The study met its primary endpoint by demonstrating the superiority of the 60-day nifurtimox treatment compared with historical placebo control in serological response at one year after end of treatment. In the overall study population, the serological response to a shorter nifurtimox treatment duration of 30 days was lower when compared to the 60-day treatment. Treatment with nifurtimox at body weight-adjusted dosing showed a good safety profile.

“An adequate dispersable formulation of nifurtimox is a big step forward toward achieving the goal of treating all infected children,” said Dr Jaime Altcheh, Head of the Department of Parasitology and Chagas disease at the Ricardo Gutierrez Children’s Hospital in Buenos Aires, Argentina, and Coordinating Investigator of the phase III CHICO trial. “Early treatment after infection is very important to prevent manifestation of the disease in adulthood.”
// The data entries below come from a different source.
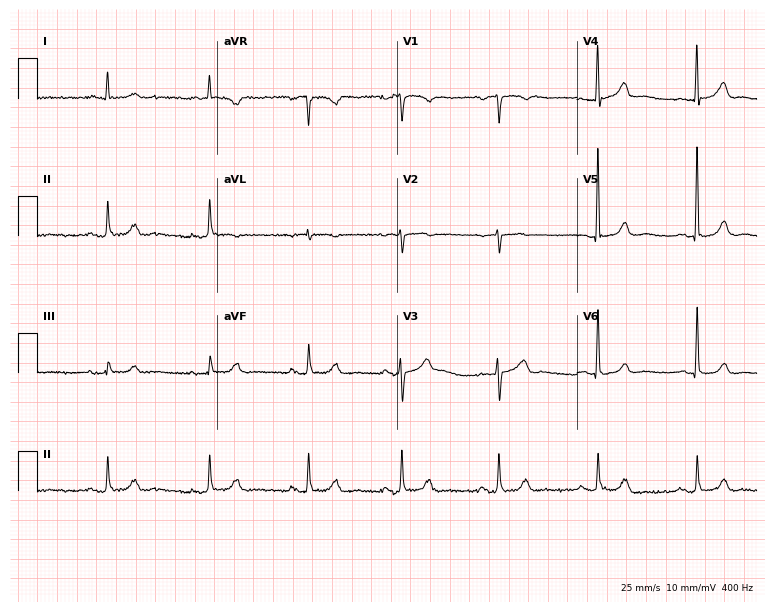
12-lead ECG (7.3-second recording at 400 Hz) from a male, 81 years old. Labelled as a normal ECG.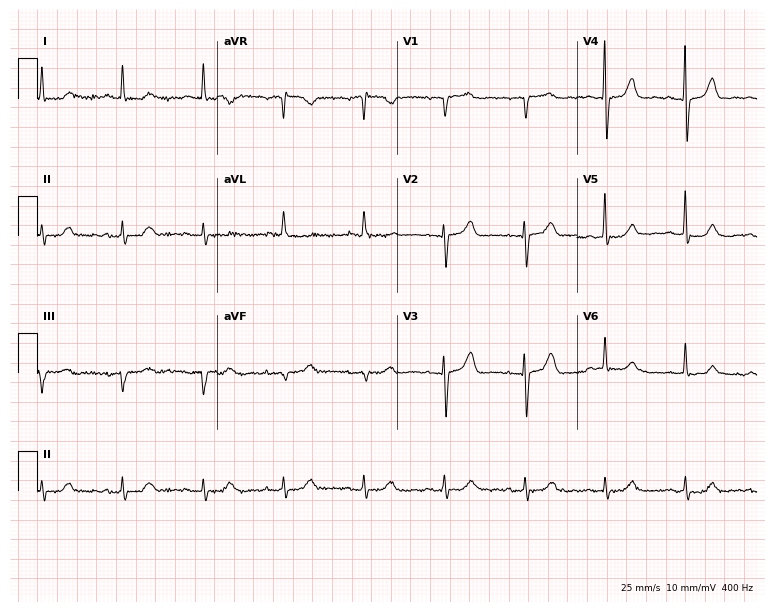
12-lead ECG from an 85-year-old female. No first-degree AV block, right bundle branch block, left bundle branch block, sinus bradycardia, atrial fibrillation or sinus tachycardia recorded for this tracing. Other findings, if any, are not listed.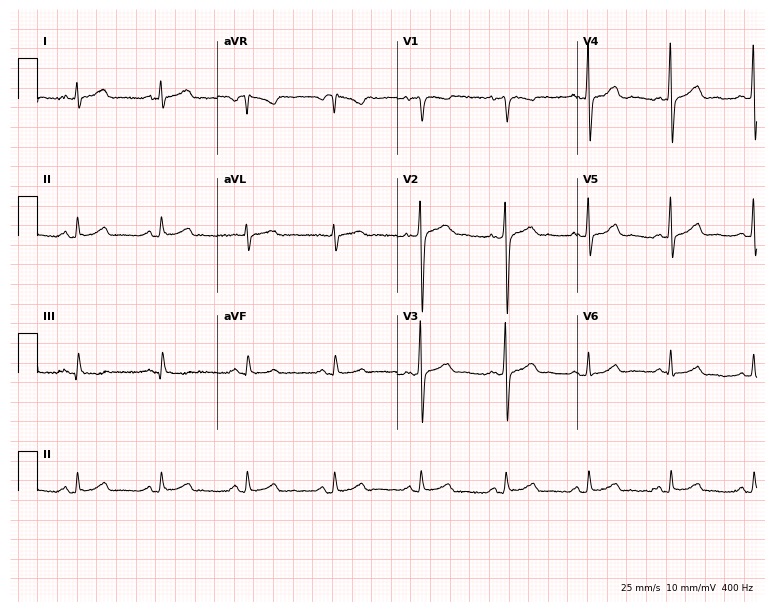
12-lead ECG (7.3-second recording at 400 Hz) from a 52-year-old woman. Labelled as a normal ECG.

The targets for controlling Chagas disease are eliminating transmission, controlling the vector, treating girls and women at childbearing age (to avoid transplacental transmission), and testing blood prior to transfusion. In addition, the aim is to make healthcare access available for the infected population at all stages of the disease.
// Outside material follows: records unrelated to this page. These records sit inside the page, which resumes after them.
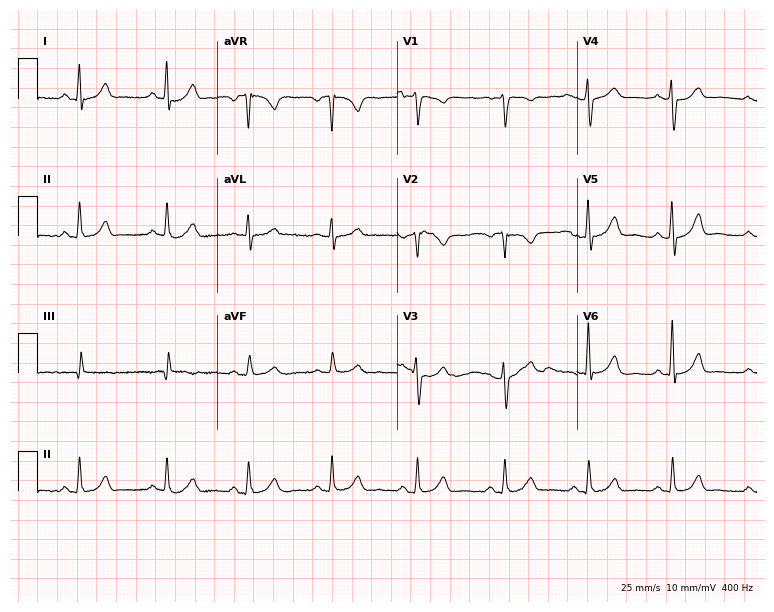
ECG (7.3-second recording at 400 Hz) — a 50-year-old female. Screened for six findings — first-degree AV block, right bundle branch block (RBBB), left bundle branch block (LBBB), sinus bradycardia, atrial fibrillation (AF), sinus tachycardia — none is recorded.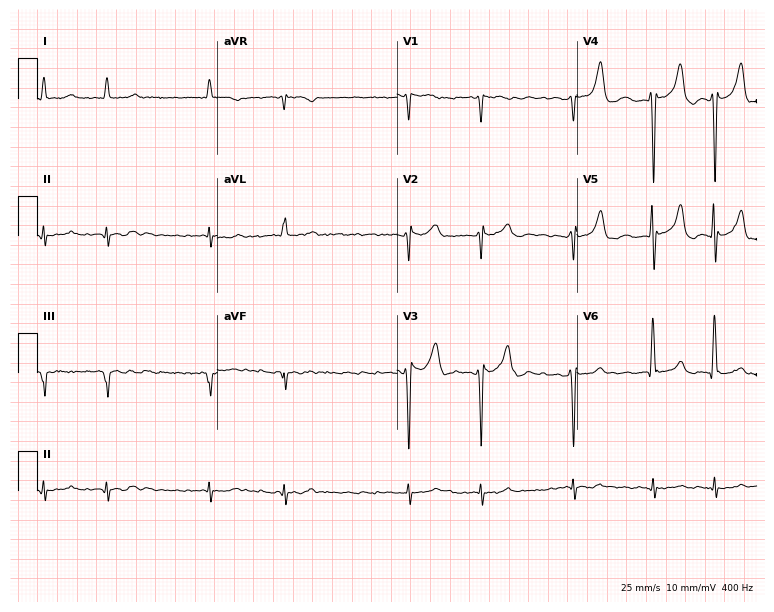
ECG — a male patient, 84 years old. Findings include atrial fibrillation.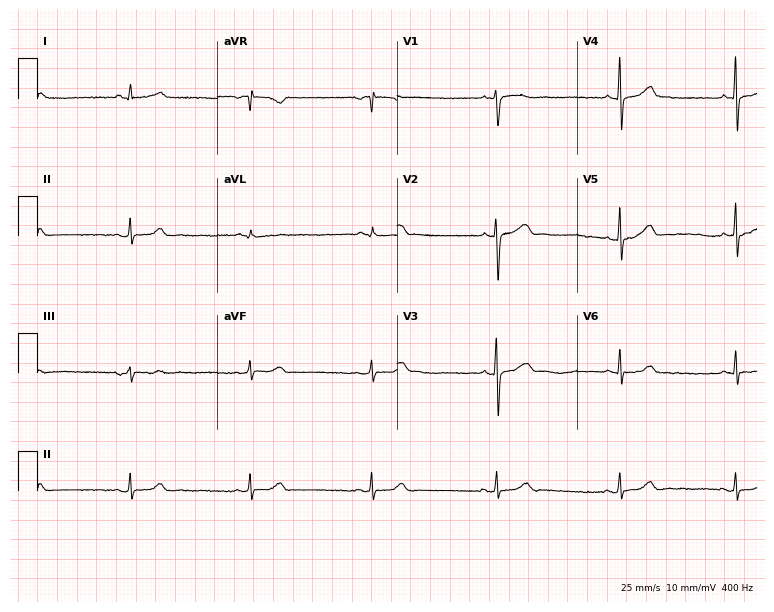
Standard 12-lead ECG recorded from a 21-year-old woman. Read as a normal ECG.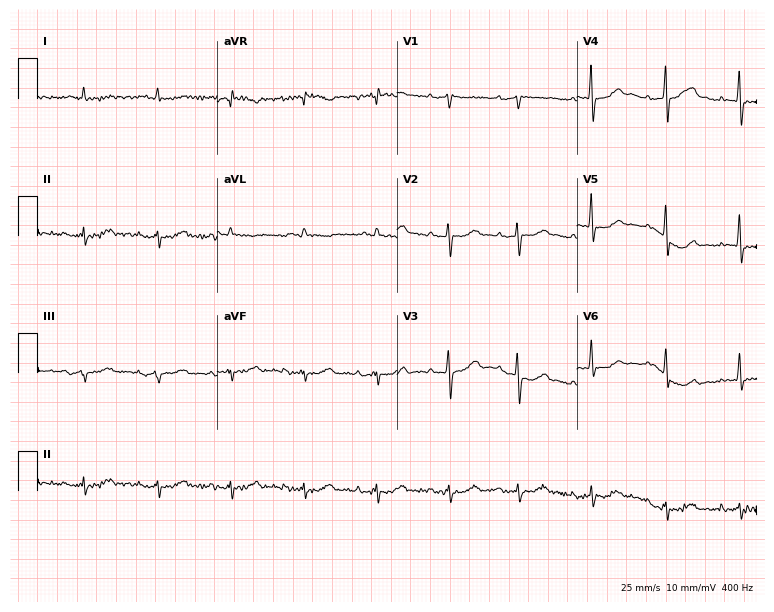
Electrocardiogram (7.3-second recording at 400 Hz), a man, 74 years old. Of the six screened findings (first-degree AV block, right bundle branch block (RBBB), left bundle branch block (LBBB), sinus bradycardia, atrial fibrillation (AF), sinus tachycardia), none is recorded.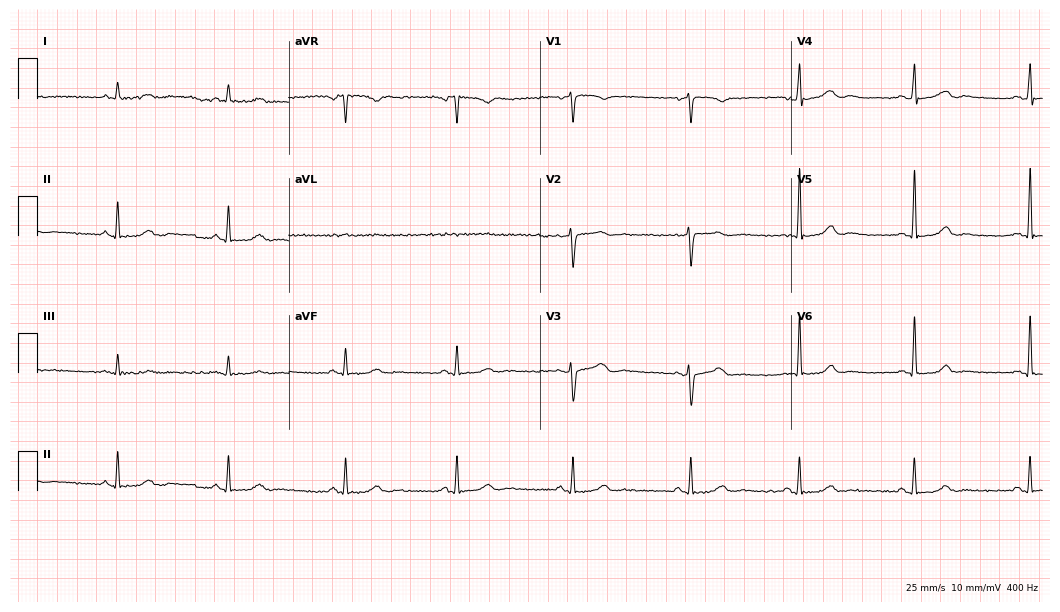
Resting 12-lead electrocardiogram (10.2-second recording at 400 Hz). Patient: a 52-year-old woman. Read as a normal ECG.

The treatment of Chagas disease is based on only two nitroheterocyclic compounds, nifurtimox and benznidazole. To date, nifurtimox has only been available as a 120 mg tablet, which is difficult to administer, especially to younger children. Bayer has now developed a 30 mg tablet. Both tablets are now fast dispersible formulations, which can be easily divided. They can also be rapidly dissolved in water to form a slurry, which can be given to those with difficulties in swallowing tablets. The new formulations were successfully used in CHICO and will improve dosing accuracy, safety, and adherence to treatment in children of all age groups.

“Children are the most vulnerable patient group suffering from Chagas disease. With the successful completion of the CHICO study, an important milestone of our long-standing commitment to improve the treatment of Chagas has been achieved,” said Dr Joerg Moeller, Member of the Executive Committee of Bayer AG´s Pharmaceutical Division and Head of Research and Development.

The majority of infections are asymptomatic. Symptomatic cases only show minor, flu-like symptoms which appear directly after infection. About two months later, Chagas disease enters a chronic stage that progresses for years, leading to severe organ damage and finally to sudden cardiac death. Education, early diagnosis, and treatment are essential in the fight against Chagas disease.

Today fewer than 1% of people infected with Chagas disease are treated due to low disease awareness and limited access to treatment. Bayer is committed to improving access to nifurtimox by new applications for registrations and making the new formulations available in countries with a high disease burden.

About Chagas disease
Chagas disease is named after Carlos Ribeiro Justiniano Chagas, a Brazilian physician and researcher who discovered the disease in 1909. Chagas is an infectious disease caused by single-cell parasites (trypanosoma) which are transmitted to humans via the feces of kissing bugs or triatomines. Chagas disease can also be transmitted by infected blood transfusions, organ transplantation, or during pregnancy or birth from the infected mother to her unborn child.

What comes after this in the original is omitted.